Charles Schwab Q4 ETF Assets Rise Sharply on Equity Bets
The No. 5 ETF issuer’s assets jumped 27% to $2.34 trillion as SCHD more than tripled in size.
Charles Schwab Corp., the fifth-largest U.S. ETF issuer, said fourth-quarter exchange-traded fund assets soared by $494.5 billion, or 27%, as investors poured money into its equity funds amid jumping stock markets.
Westlake, Texas-based Schwab’s ETF assets rose to $2.34 trillion in Q4, up from $1.84 trillion in the same quarter in 2023, the company said in a statement. Exchange-traded fund assets at the company, which manages 31 U.S. ETFs, rose by $61.5 billion, or 2.7%, from Q3's $2.27 trillion.
U.S. investors poured a record $1.12 trillion into ETFs last year to tap into rising equities pushed higher by demand for artificial intelligence, technology, crypto, and financial assets. Schwab’s surging assets followed those of BlackRock Inc., the world’s biggest ETF issuer, which last week reported $390 billion in fourth-quarter ETF inflows.
Aniket Ullal, head of CFRA ETF Research & Analytics and a member of the etf.com editorial review board, said that funds, both ETFs and mutuals, accounted for 56% of Schwab’s 2024 revenues from asset management and administration fees, which is about 16% of its total 2024 revenues.
"So the strong growth in ETF assets is very meaningful to the firm’s overall prospects," he added.
Schwab's SCHD, SCHX Rake in Billions in Inflows
Schwab’s assets jumped as its biggest funds pulled in new assets. Its biggest, the $65.7 billion Schwab U.S. Dividend Equity ETF (SCHD) added $6.02 billion in fourth-quarter inflows, triple that of the third quarter and more than six times the flows in the 2023 fourth quarter. That fund is exclusive to companies with a 10-year history of paying dividends.

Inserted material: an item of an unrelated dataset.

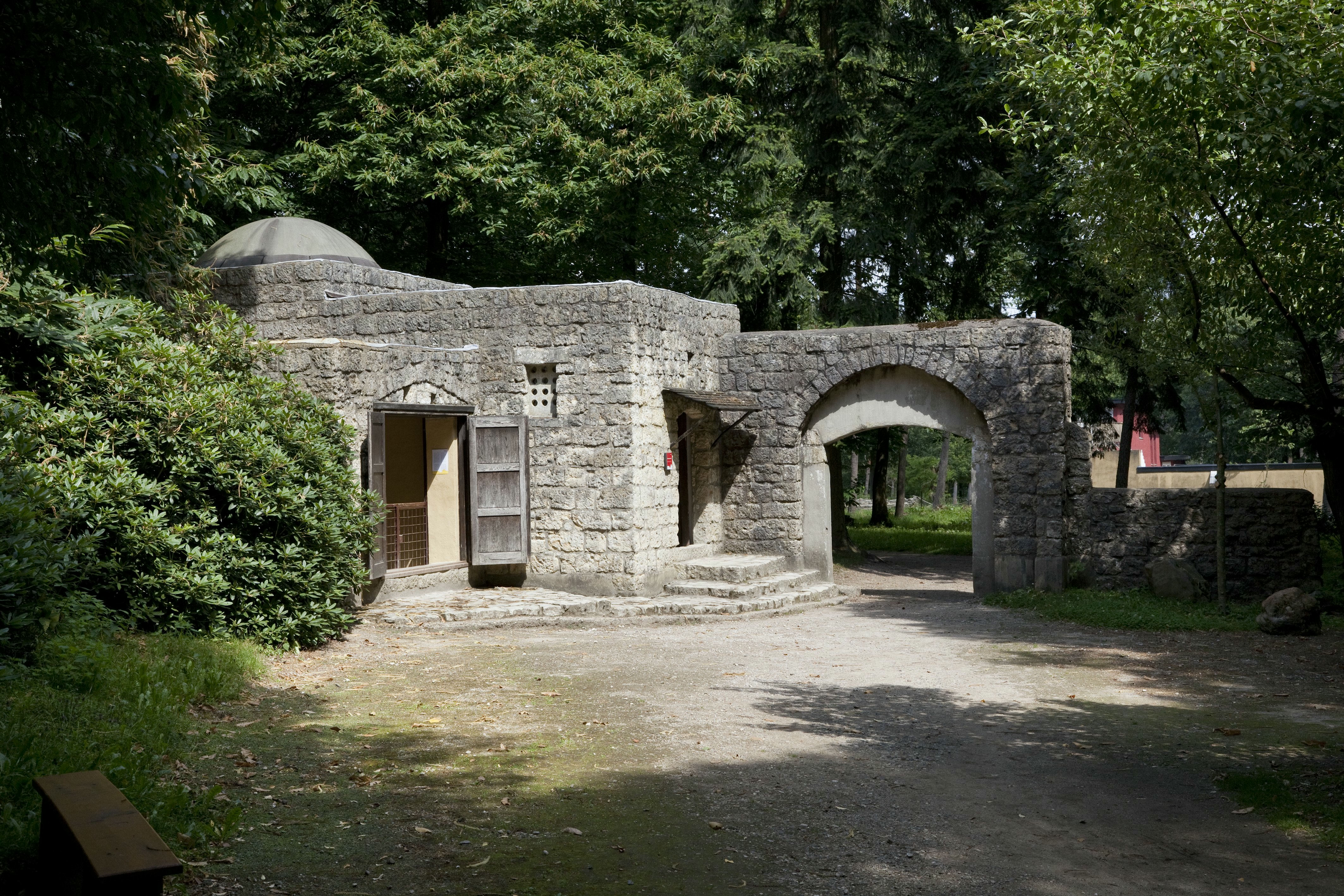 Tollenaarswoning: Overzicht voorgevel, linker zijgevel van de Tollenaarswoning
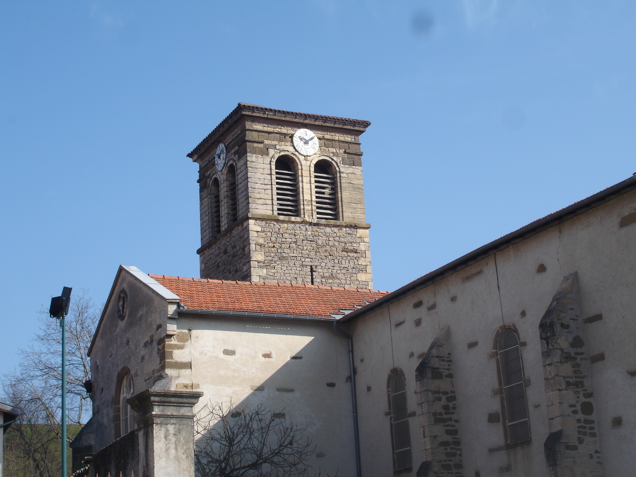 Toussieu (69) : Tour-clocher de l'église

Its second-largest, the $52.3 billion Schwab U.S. Large-Cap ETF (SCHX), pulled in $3.94 billion in the fourth quarter, again, more than triple the fund’s third-quarter flows and a fivefold increase from the same quarter in 2023. SCHX tracks a market-cap-weighted index of the 750 largest US companies.
Meanwhile, State Street Corp., the number three U.S. issuer, said last week that its SPDR ETF unit pulled in less cash in the fourth quarter of 2024 than in the same period in 2023, as investors cut the amount of money that went into the company’s flagship SPDR S&P 500 ETF Trust (SPY) by more than half.
Editor's Note: This story has been updated to include a quote from Aniket Ullal, head of CFRA ETF Research & Analytics.